Ok. I took a quick look at the photo in Lightroom again and it turns out that i DID leave myself some wiggle room with the cropping. I was initially concerned about shifting too many faces up top. I was following what i know of shooting and editing a single subject and kept the Rule of 3rds in mind. I have recropped for the purpose of posting it on this thread, to see if i'm getting the right idea on the feedback i'm getting. By repositioning the crop, it lessens the background and includes the hands at the bottom. Again, when compared to the initial post photo, the cropping is the ONLY thing I changed. Let me know good/bad.


----------



## Jamesy (Dec 29, 2013)

I much prefer the crop on the second one - it seems much better balanced.


----------



## mrsfotografie (Dec 29, 2013)

wackocrash5150 said:


> Ok. I took a quick look at the photo in Lightroom again and it turns out that i DID leave myself some wiggle room with the cropping. I was initially concerned about shifting too many faces up top. I was following what i know of shooting and editing a single subject and kept the Rule of 3rds in mind. I have recropped for the purpose of posting it on this thread, to see if i'm getting the right idea on the feedback i'm getting. By repositioning the crop, it lessens the background and includes the hands at the bottom. Again, when compared to the initial post photo, the cropping is the ONLY thing I changed. Let me know good/bad.

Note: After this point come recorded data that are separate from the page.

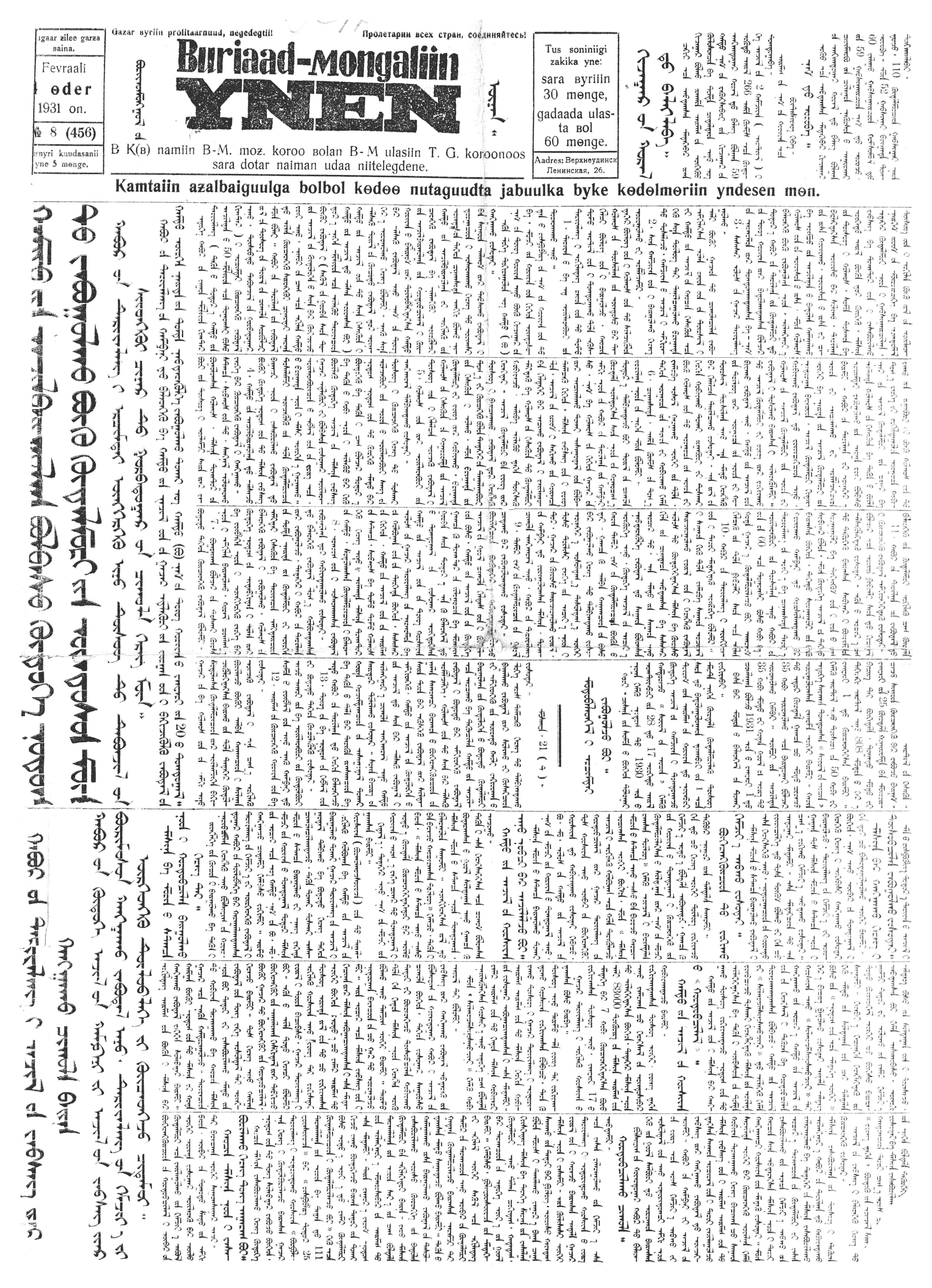 Выпуск Буряад-Монголой Үнэн за 1931-02-04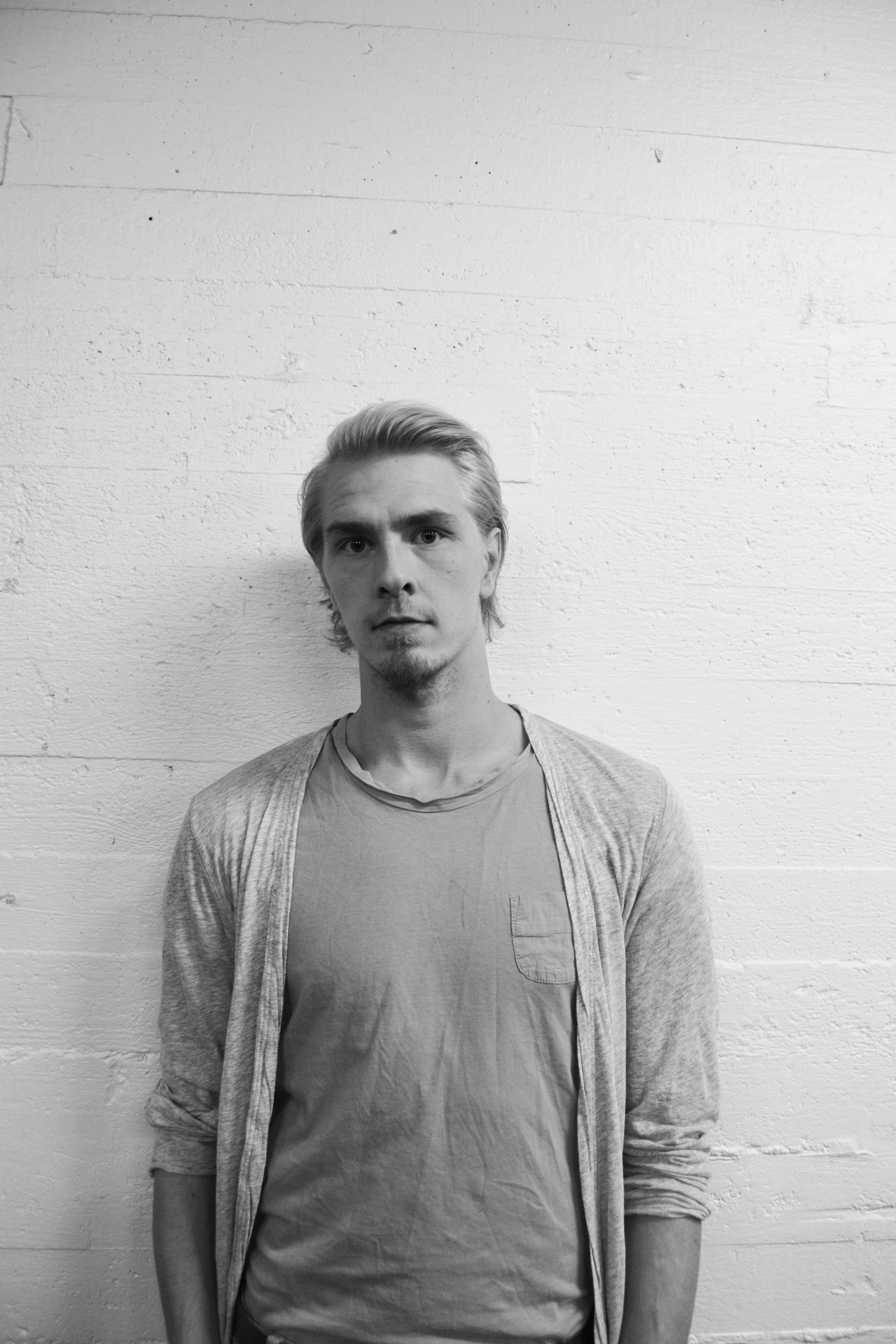 Leo Kirjonen, tanssija / näyttelijä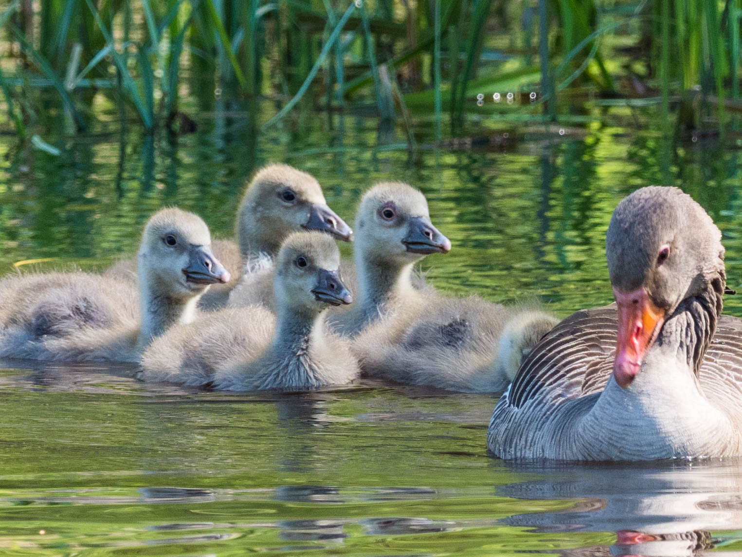 Anser anser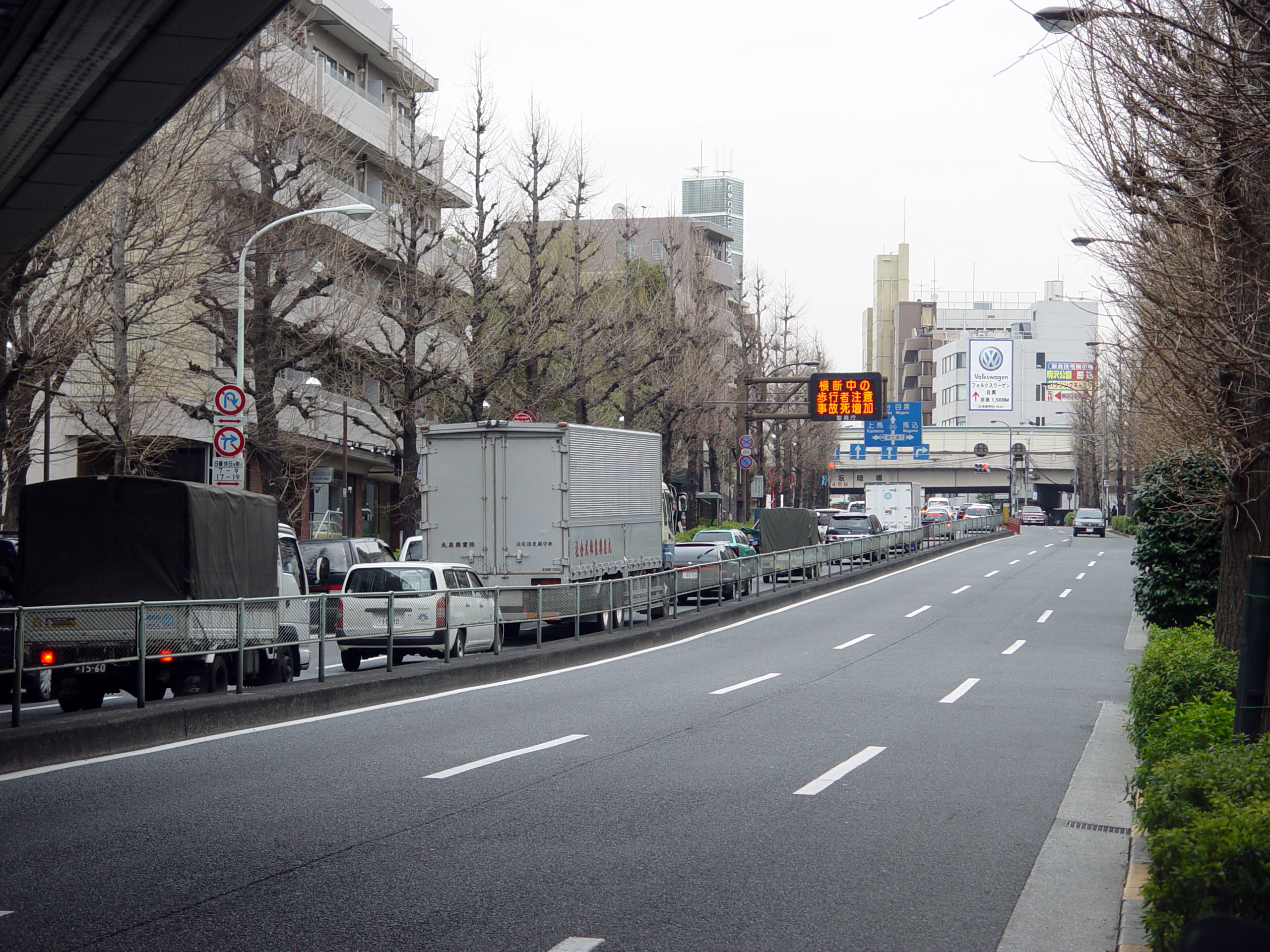 Kakinokizaka slope, Meguro, Tokyo, Japan柿の木坂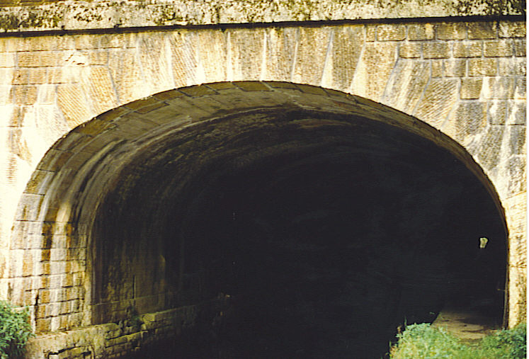 propre photo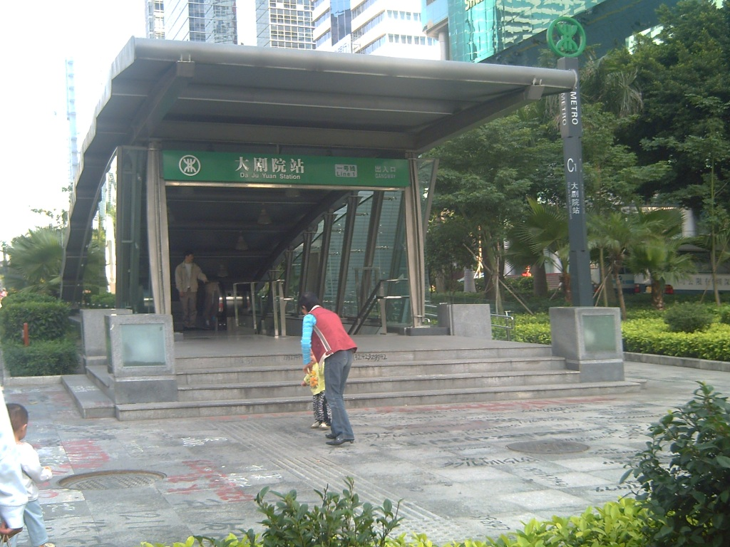 深圳地鐵的出入口 --Jack Chui 05:43:57 2005年11月20日 (UTC)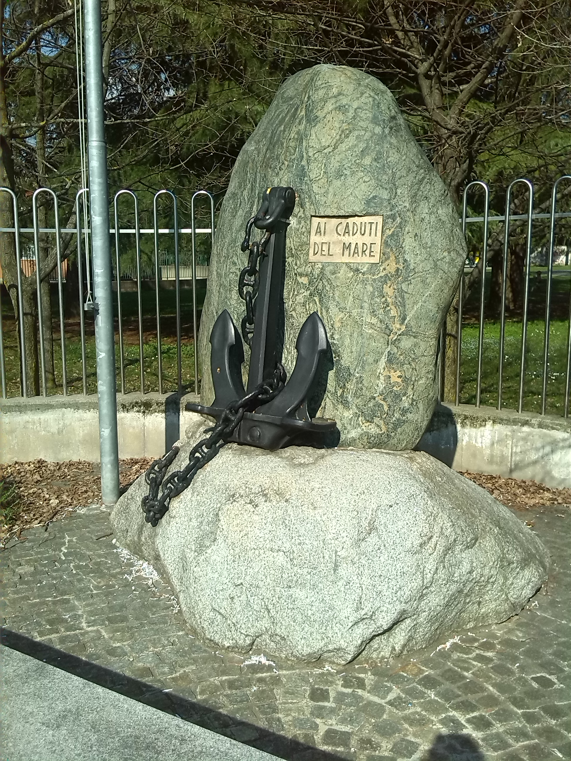 Il monumento ai caduti del mare presso il parco Giosuè Carducci in località Buon Gesù, comune di Olgiate Olona.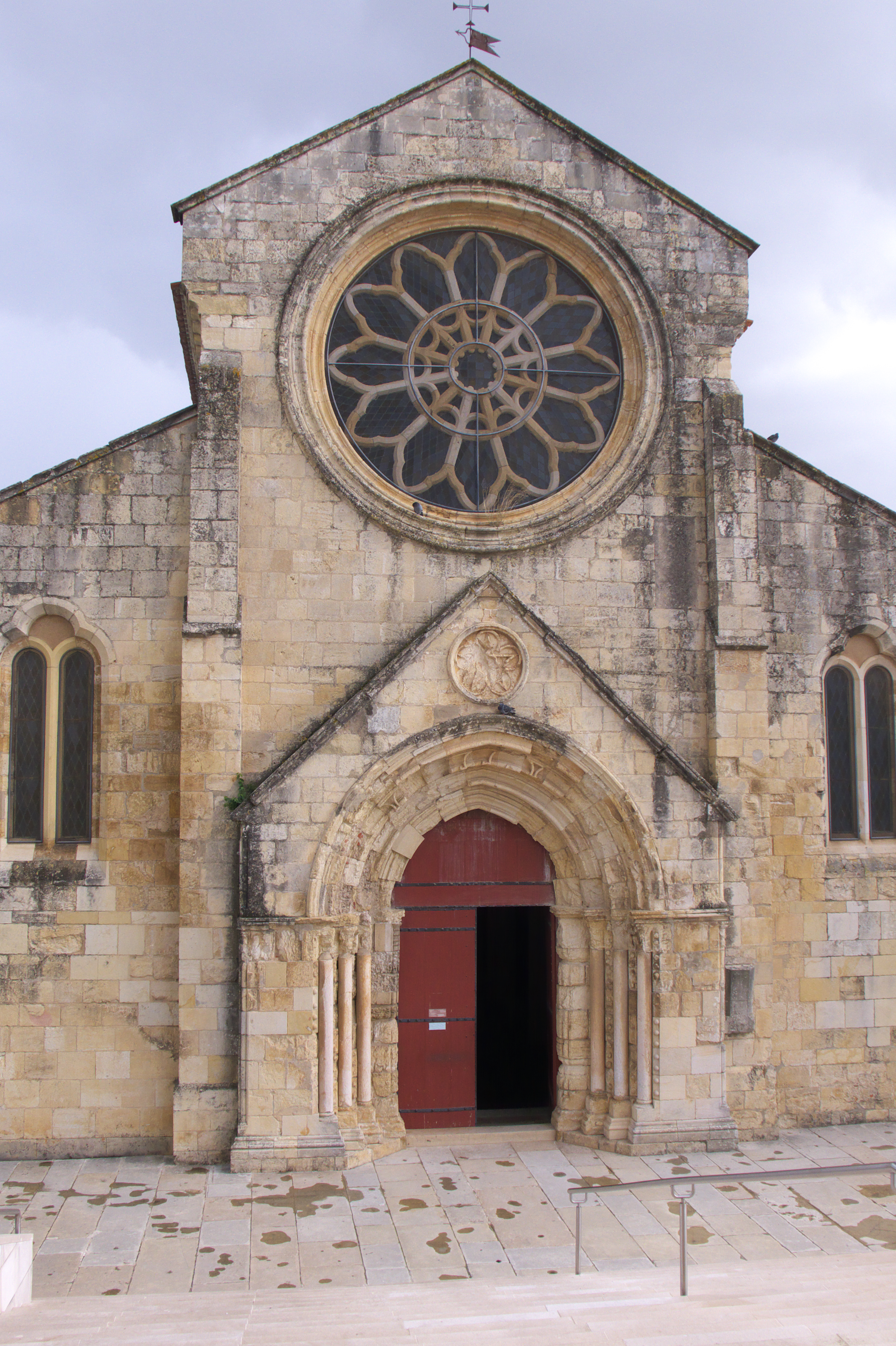 Los templarios introducen el arte gótico en Portugal.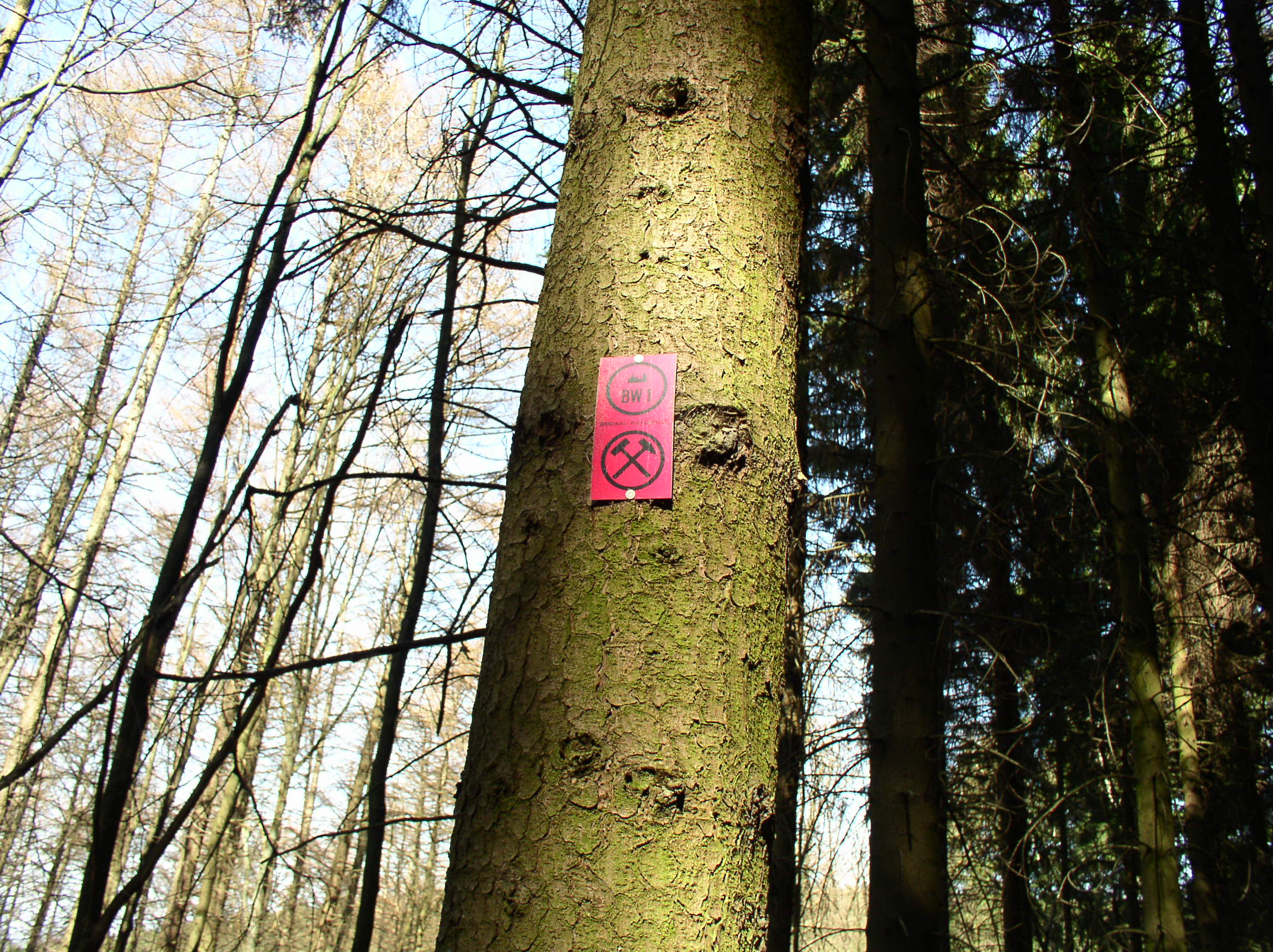 Wegzeichen des Bergbauwanderwegs Schlebuscher Wegs in Wetter (Ruhr)

I think it's better. The kids hands now work as an eye catcher (the green object helps) that draws you into the frame, there's an interesting 'V' shape going from there that invites the viewer to explore the picture.


----------



## chauncey (Dec 31, 2013)

Heeding the advice of those that have gone before, I might add the following...take numerous pictures with perhaps a second delay between them. This enables you to go into Photoshop, you do use Photoshop don't you, and clone/cut & paste/whatever the changes in the various micro-expressions that normally occur. Voila, you now have the best of each person in that group shot.


----------